Turkey and the Egyptian Revolt


Turkey is anticipating a greater role in the Middle East after the fall of Mubarak, eager for another Islamist-friendly regime that can stand up to the West and in need of new friends. According to the Wall Street Journal:
Addressing lawmakers in Ankara as hundreds of thousands of Egyptian oppositon activists gathered in Cairo’s Freedom Square, Mr. Erdogan called on Mr. Mubarak to heed the demands of his people and instigate change.
“For the sake of Egypt Mr. Mubarak must take the first step. He must do something to instigate change,” Mr. Erdogan said, in a speech to Parliament, which was met with frequent outbreaks of applause from lawkmakers here.
Turkey potentially has much to gain from regime change in Egypt -– but Mr. Erdogan was careful not to be seen wielding a knife, stopping short of calling for Mr. Mubarak to step down...
The antiregime protests in Tunisia, Egypt and Yemen have drawn attention to Turkey’s relative success at wedding democratic freedoms with religion. It could emerge as the alternative model for countries that might soon have to choose between a democratic or Islamic administration.
This would deepen Turkey’s growing sway in the Middle East. The process began with the election of the Islamist-leaning AK party, led by Mr. Erdogan, in 2003, and accelerated as the party won a second election. It is poised to win a third this summer.

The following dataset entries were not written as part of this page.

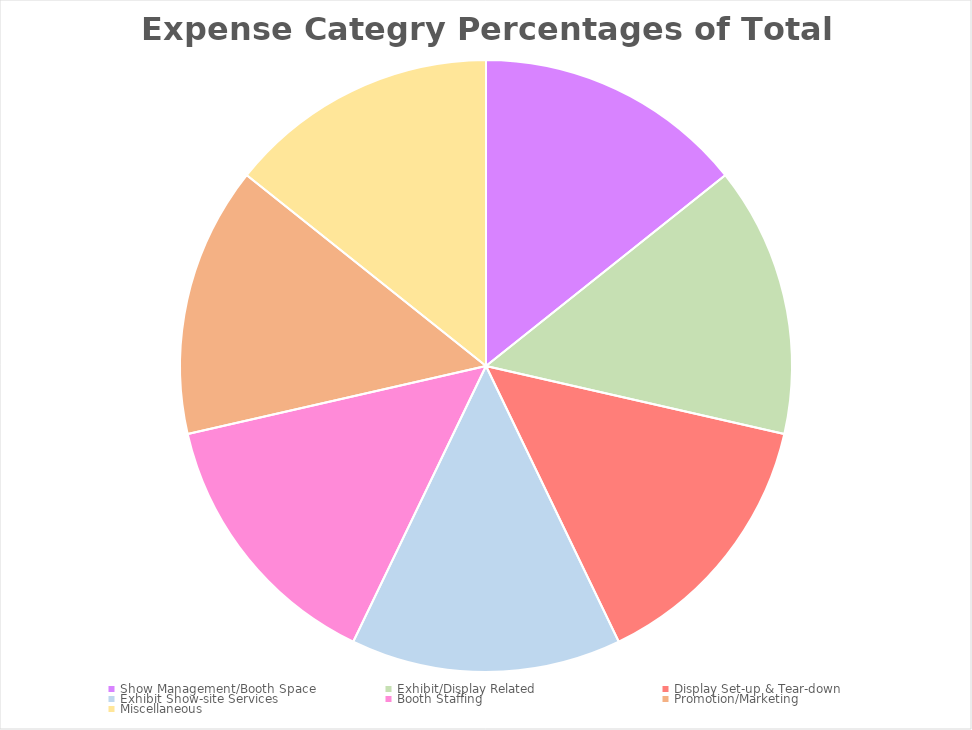
| Category | Series 0 |
|---|---|
| Show Management/Booth Space | 600 |
| Exhibit/Display Related | 600 |
| Display Set-up & Tear-down  | 600 |
| Exhibit Show-site Services | 600 |
| Booth Staffing | 600 |
| Promotion/Marketing | 600 |
| Miscellaneous | 600 |

Ironically, Turkey's stance of standing with the Egyptian people, for democracy and against Mubarak but without asking him to step down, is a mirror image of Obama's. Do I smell collusion?

According to Professor David Passig, author of the Israeli bestseller '2048', between 2010-2020 the U.S. will begin to invest in Turkey, mostly in secret, in the interest of Turkey containing Russia in the Southeast Europe and Islamism in Iraq and Iran. Yet as Turkey gains power, it will split from the U.S. and become self-sufficient as a regional power and as a support for Arab states in the region.

Erdogan's cautious support of Egypt reflects its current subjugation to U.S. rhetoric on the one hand, and its anticipation of becoming a regional player as regimes turn away from U.S. and towards Islamism. While the WSJ sees Turkey as an 'alternative' between democracy and Islamism, there are undercurrents of Turkey siding with Islamism, in the garb of democracy.

In mid-January, Erdogan told the pan-Arab Al-Jazeera satellite television network that Hamas is not a terrorist movement. “We stand by Hamas when they are right, because the Hamas movement is a resistance movement. I do not see Hamas as 'terrorist.' They are people who defend the land, and it is a political group that entered the elections and won the elections.”

As Passig also points out, Turkey's anti-Israel rhetoric is a tool for it to gain further standing among populations of the Arab world, as exhibited through its new anti-Israel movie on the Maramara debacle.

David Makovsky from the Washington Institute also forsees an Islamist-Israeli confrontation as one of his two scenarios for the post-Mubarak Israeli-Palestinian conflict.